Oropel, la revolución deportiva; por Teodoro Petkoff
«No nos importa el medallero”.
Como un chamito
al cual le arrebatan un
juguete, el Jefe del Estado, presa
de una pataleta rabiosa, soltó esa
necedad. Puro despecho. Como en
la fábula de la zorra que no podía
alcanzar las uvas y cedió en sus intentos mascullando
que estaban verdes, el Presidente de la
República salió con esa pendejada de que las
medallas no importan. ¿No importan? Tanto le
importaban que, ebrio de triunfalismo, le atribuyó
una de oro a su revolución de cartón piedra y se
atrevió a pronosticar varias para los atletas que
nos representaron. ¡Claro que le importan las
medallas! Pero no por las razones deportivas,
esas que entusiasman a todo mortal común ante
los logros atléticos, esas que mueven a los competidores
a exprimirse la adrenalina para subir al
podio, sino por el alimento que podían proporcionarle
los logros de nuestros muchachos y muchachas
a su colosal vanidad. A este simulador no le
duele el pobre desempeño de nuestros atletas; es
su megalomanía la que se siente lastimada.
“No nos importan las medallas” es una bofetada
a los y las atletas. A estos y estas sí les importan
las medallas porque son el premio a años de
dedicación y esfuerzo. Fingir desprecio por las
medallas es despreciar al atleta que lucha por
ellas. Para éste, la frase del Presidente de su país
constituye un sarcasmo, un consuelo tonto para
quienes el Presidente toma por tontos.
El jactancioso discurso acerca del tamaño de
la delegación y la hiperbólica propaganda ya desnudaban
la simulación. Se quiso presentar el
número de atletas como demostración de una
inexistente “revolución deportiva”. Se infló desaprensivamente
el tamaño de la delegación sin pasearse por el nivel real de e x i g e n c i a que plantearían las competencias olímpicas.
La prudencia aconsejaba tomar en cuenta que las marcas para clasificar a los Juegos habían sido «flexibilizadas» por solicitud de los chinos, que querían presentar las Olimpiadas más concurridas de la historia, pero que la competencia real entre los mejores del mundo sería infinitamente más dura. Sin embargo, el megalómano pensaba que el crecido número de atletas ya era un logro.

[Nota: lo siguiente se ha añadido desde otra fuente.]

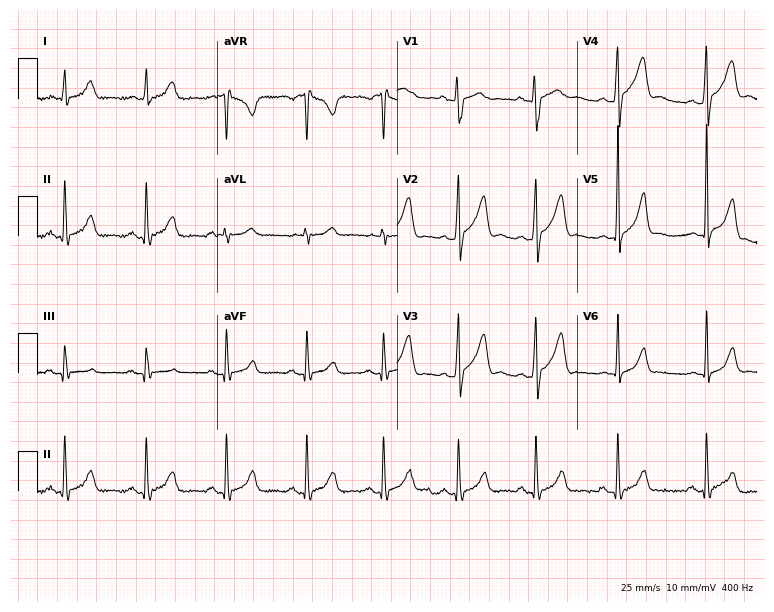
12-lead ECG from a male, 19 years old (7.3-second recording at 400 Hz). No first-degree AV block, right bundle branch block, left bundle branch block, sinus bradycardia, atrial fibrillation or sinus tachycardia recorded for this tracing. Findings outside these six are not listed.

Otro más cauto sabría que no era sensato enviar atletas que no tenían ninguna posibilidad. La ironía es que ahora el tamaño mismo de la delegación hace más frustrantes los resultados. La megalomanía y la simulación no tuvieron en cuenta que ya en los Panamericanos de Río habíamos retrocedido respecto de nuestra actuación anterior en el mismo evento. Pero no se sacaron las conclusiones adecuadas. La megalomanía y la simulación quisieron sustituir una política deportiva consistente y seria por la fantasía y el oropel. Se equivoca Ego Chávez cuando en el colmo del despecho y el reconcomio pueril acusa a sus adversarios de alegrarse del fracaso de nuestros atletas. No atribuya a otros su propio infantilismo, señor Presidente. No fracasaron los y las atletas; fracasaron la megalomanía, la irresponsabilidad y la frivolidad. Las suyas, señor Presidente.